Stored items from a collection
* * *
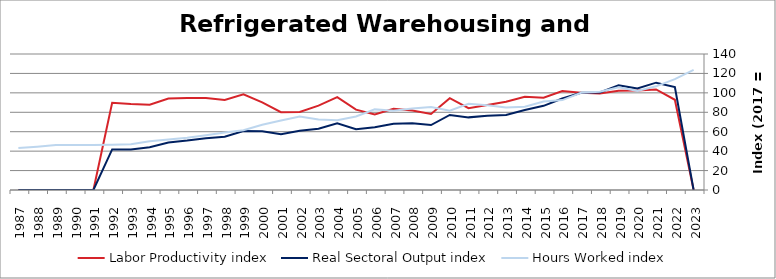
| Category | Labor Productivity index | Real Sectoral Output index | Hours Worked index |
|---|---|---|---|
| 2023.0 | 0 | 0 | 123.624 |
| 2022.0 | 92.901 | 105.983 | 114.082 |
| 2021.0 | 103.544 | 110.488 | 106.706 |
| 2020.0 | 102.479 | 104.411 | 101.885 |
| 2019.0 | 102.044 | 107.794 | 105.635 |
| 2018.0 | 99.293 | 100.417 | 101.132 |
| 2017.0 | 100 | 100 | 100 |
| 2016.0 | 101.795 | 94.248 | 92.586 |
| 2015.0 | 95.026 | 86.649 | 91.184 |
| 2014.0 | 96.062 | 82.409 | 85.788 |
| 2013.0 | 90.887 | 77.141 | 84.876 |
| 2012.0 | 87.558 | 76.453 | 87.317 |
| 2011.0 | 84.261 | 74.766 | 88.732 |
| 2010.0 | 94.575 | 77.248 | 81.68 |
| 2009.0 | 78.294 | 66.863 | 85.4 |
| 2008.0 | 81.719 | 68.635 | 83.99 |
| 2007.0 | 83.718 | 68.245 | 81.518 |
| 2006.0 | 77.817 | 64.575 | 82.983 |
| 2005.0 | 82.734 | 62.653 | 75.728 |
| 2004.0 | 95.615 | 68.66 | 71.809 |
| 2003.0 | 86.83 | 62.998 | 72.553 |
| 2002.0 | 80.417 | 60.895 | 75.725 |
| 2001.0 | 80.141 | 57.327 | 71.533 |
| 2000.0 | 90.136 | 60.584 | 67.214 |
| 1999.0 | 98.493 | 60.666 | 61.594 |
| 1998.0 | 92.753 | 54.845 | 59.13 |
| 1997.0 | 94.732 | 53.361 | 56.329 |
| 1996.0 | 94.769 | 50.883 | 53.692 |
| 1995.0 | 94.147 | 48.873 | 51.911 |
| 1994.0 | 87.777 | 43.985 | 50.11 |
| 1993.0 | 88.476 | 41.689 | 47.119 |
| 1992.0 | 89.869 | 41.751 | 46.458 |
| 1991.0 | 0 | 0 | 46.217 |
| 1990.0 | 0 | 0 | 46.232 |
| 1989.0 | 0 | 0 | 46.325 |
| 1988.0 | 0 | 0 | 44.615 |
| 1987.0 | 0 | 0 | 43.207 |
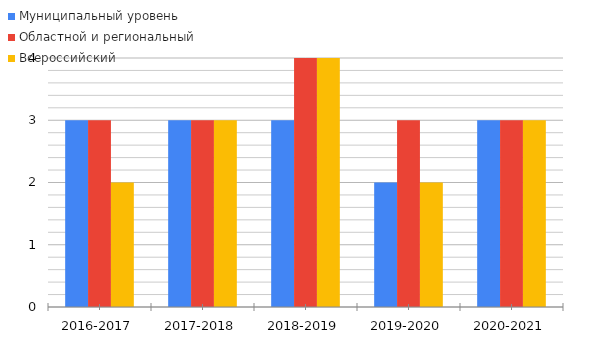
| Category | Муниципальный уровень | Областной и региональный  | Всероссийский  |
|---|---|---|---|
| 2016-2017 | 3 | 3 | 2 |
| 2017-2018 | 3 | 3 | 3 |
| 2018-2019 | 3 | 4 | 4 |
| 2019-2020 | 2 | 3 | 2 |
| 2020-2021 | 3 | 3 | 3 |
* * *
**ACTION ITEM**
Each line with the word "Category" in the records above belongs in the result; copy all of them.

**OUTPUT BELOW**
| Category | Labor Productivity index | Real Sectoral Output index | Hours Worked index |
| Category | Муниципальный уровень | Областной и региональный  | Всероссийский  |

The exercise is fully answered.